Additionally, I used it to replicate many popular callback choices to evaluate their performance:

// Roughly equivalent to std::function<int(string, string)>
// 24 byte
template<typename FT>
using DynamicCB =
  Callback<FT, MovePolicy::DYNAMIC, CopyPolicy::DYNAMIC, DestroyPolicy::DYNAMIC, SBOPolicy::DYNAMIC_GROWTH, 16>;
  
// Fixed size variant of the above. 16 bytes.
template<typename FT>
using FixedDynamicCB =
  Callback<FT, MovePolicy::DYNAMIC, CopyPolicy::DYNAMIC, DestroyPolicy::DYNAMIC, SBOPolicy::FIXED_SIZE, 16>;

// Only allows trivially-copyable invocables to optimize
// calls. Faster to call than the above variant at the cost
// of slightly more memory.
// 32 bytes
template<typename FT>
using TrivialCB = Callback<FT,
                           MovePolicy::TRIVIAL_ONLY,
                           CopyPolicy::TRIVIAL_ONLY,
                           DestroyPolicy::TRIVIAL_ONLY,
                           SBOPolicy::DYNAMIC_GROWTH,
                           16>;

// This is probably the most useful specilization I used
// in work - the 8 byte storage allows us to store a
// lambda with captured {this}
// 16 bytes
template<typename FT>
using FixedTrivialCB = Callback<FT,
                                MovePolicy::TRIVIAL_ONLY,
                                CopyPolicy::TRIVIAL_ONLY,
                                DestroyPolicy::TRIVIAL_ONLY,
                                SBOPolicy::FIXED_SIZE,
                                8>;

// Basically just a function pointer
template<typename FT>
using FunctionPtr = Callback<FT,
                             MovePolicy::TRIVIAL_ONLY,
                             CopyPolicy::TRIVIAL_ONLY,
                             DestroyPolicy::TRIVIAL_ONLY,
                             SBOPolicy::NO_STORAGE,
                             0>;

I benchmarked various scenarios:

Constructing and destructing 100K callbacks in a vector.
Invoking one of 400 callbacks 1M times.
Copying from one of 100K callbacks into one of 400 callbacks and invoking the updated callback. This process was repeated 1M times.

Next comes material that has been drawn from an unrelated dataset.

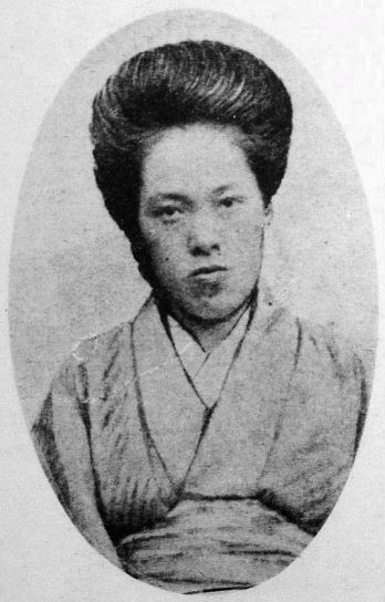 a Japanese woman 与謝野晶子 (Akiko Yosano)
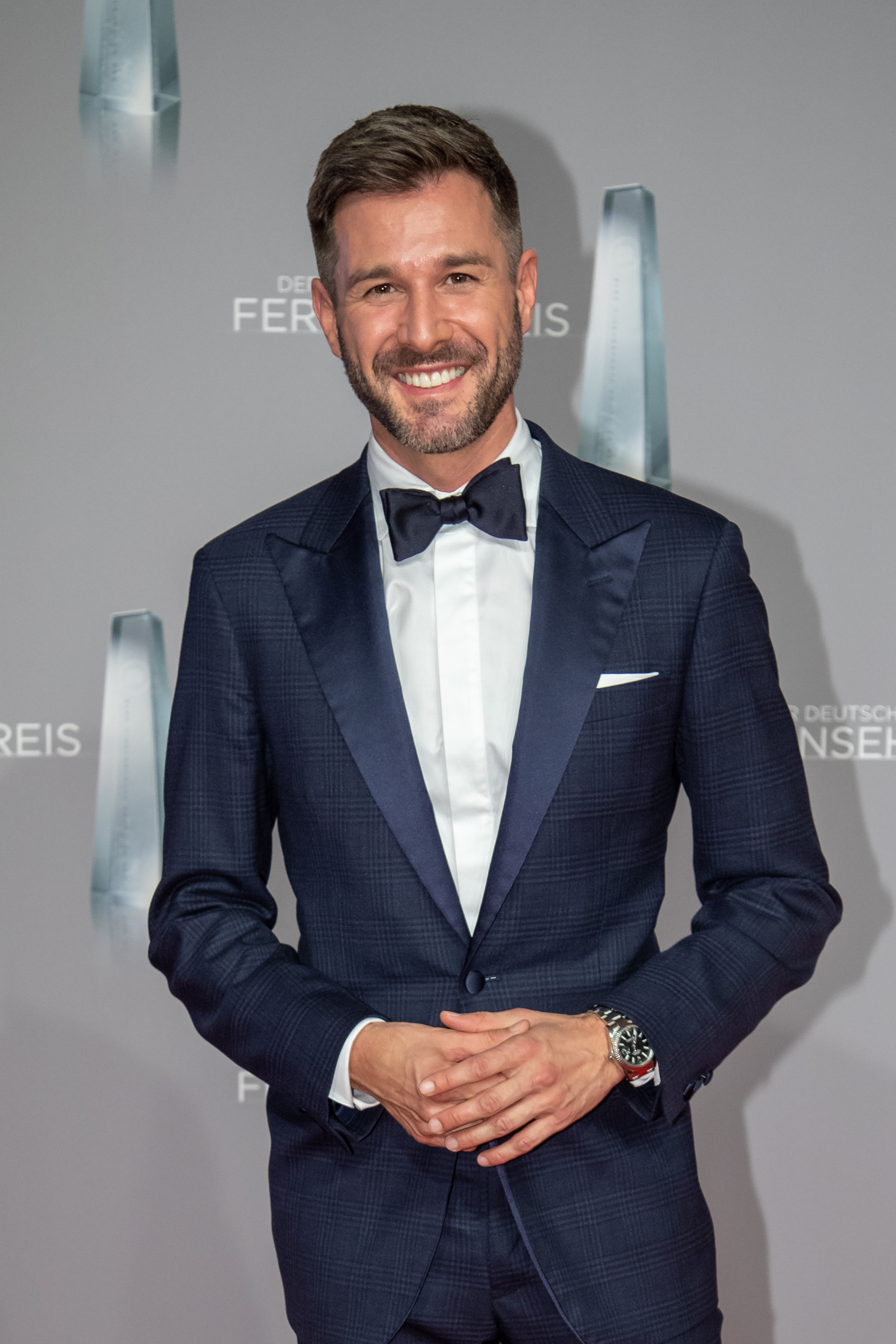 Jochen Schropp beim Deutschen Fernsehpreis 2019 in der Düsseldorfer Rheinterrasse

The results are as follows:

Small 8-byte Function Pointer

In this test case, the callable is an 8-byte global function pointer. We tested both without the strongly-typed function technique (plain function pointers) and with a strongly-typed lambda wrapper.

Overall, for invocation, function pointers are slightly faster than the alternatives. Using a strongly-typed function as input eliminated the difference. As for the copy and call scenario, all implementations over 16 bytes are the slowest, followed by 16-byte implementations, and then the 8-byte raw function pointer. The virtual dispatch and trampoline approach displayed similar overhead in calling, while dynamic heap allocation considerably impacted copy performance.

16-byte Callable Object

When it comes to a 16-byte callable object, it still demonstrated similar performance behavior as the previous case. All implementations have similar call performance, while the 16-byte implementation demonstrated much better copy and call performance. The difference might be explained by accumulated cache pressure.

Conclusion

In this article, we discussed the design choices for the interface and implementation of the C++ callback class. We claim that the performance of implementation could be impacted by both the dispatch and storage implementations and covered many approaches to optimize them. In the end, we implemented these trade-offs via a PolicyCB class and discussed the performance.